RECORDS TO USE:
= Beginning of Section =
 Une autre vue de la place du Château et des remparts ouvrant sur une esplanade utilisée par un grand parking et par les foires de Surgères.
= End of Section =
= Beginning of Section =
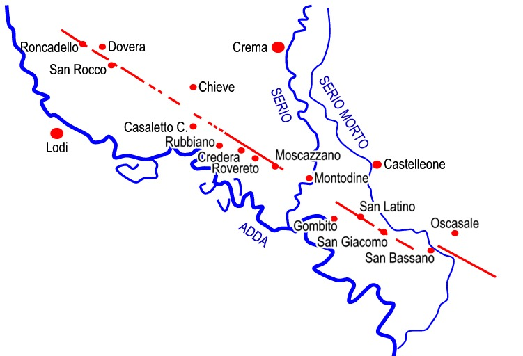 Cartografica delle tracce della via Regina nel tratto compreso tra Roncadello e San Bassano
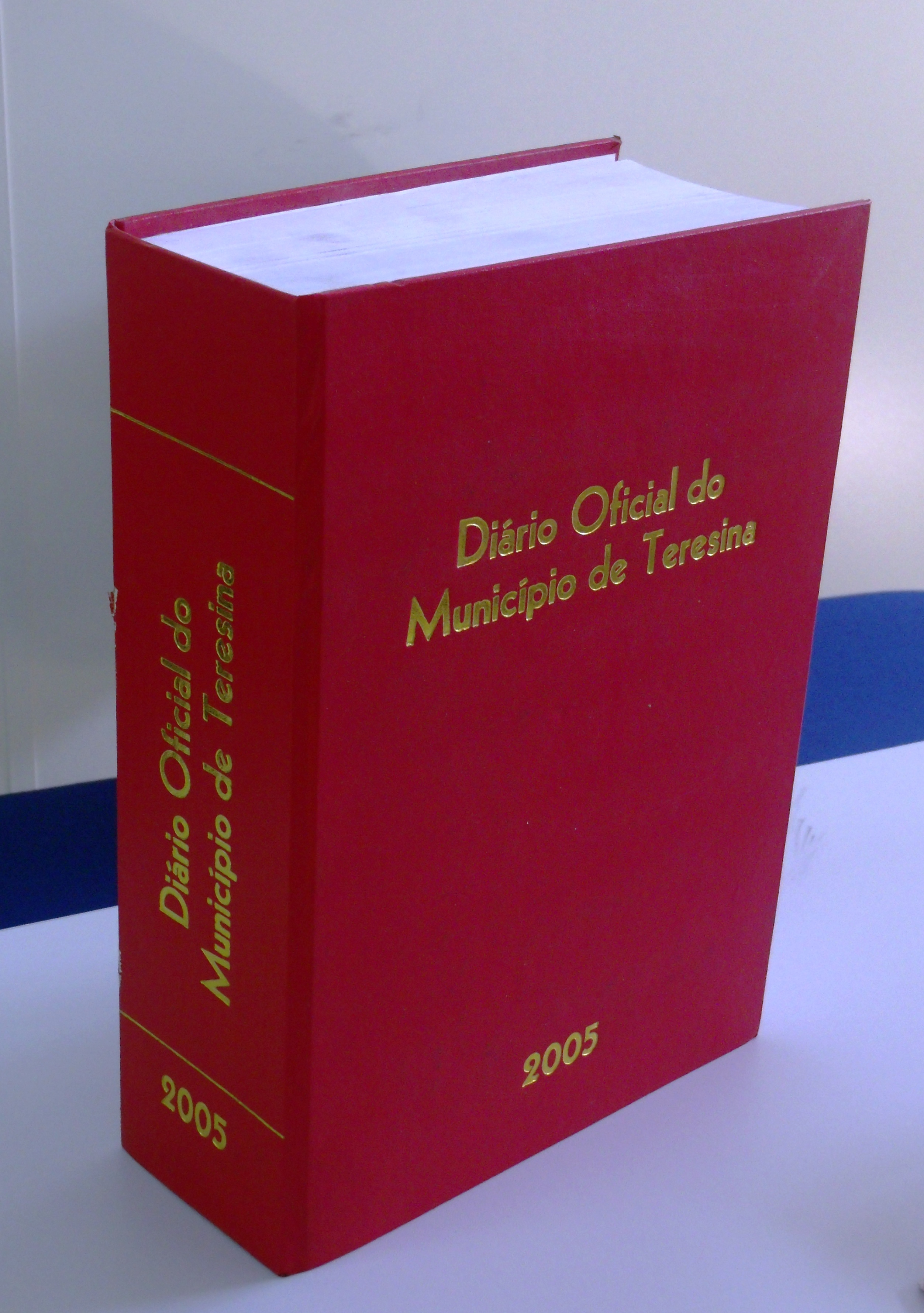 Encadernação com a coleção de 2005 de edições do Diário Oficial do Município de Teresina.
= End of Section =
= Beginning of Section =
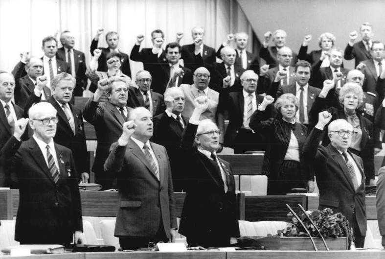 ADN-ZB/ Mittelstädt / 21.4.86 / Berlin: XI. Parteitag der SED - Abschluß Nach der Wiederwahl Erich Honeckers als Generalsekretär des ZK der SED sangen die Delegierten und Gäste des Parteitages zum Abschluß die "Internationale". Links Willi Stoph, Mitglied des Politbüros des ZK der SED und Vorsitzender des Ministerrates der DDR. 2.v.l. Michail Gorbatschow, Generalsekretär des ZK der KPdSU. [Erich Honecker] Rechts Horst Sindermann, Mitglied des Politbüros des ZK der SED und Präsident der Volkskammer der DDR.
= End of Section =
PROBLEM DETAILS: Exercise for the records above: copy only the lines from the one with "Cartografica delle tracce" to the one with "Encadernação com a", both ends kept, and drop the pictures.

SOLUTION BELOW:
 Cartografica delle tracce della via Regina nel tratto compreso tra Roncadello e San Bassano
 Encadernação com a coleção de 2005 de edições do Diário Oficial do Município de Teresina.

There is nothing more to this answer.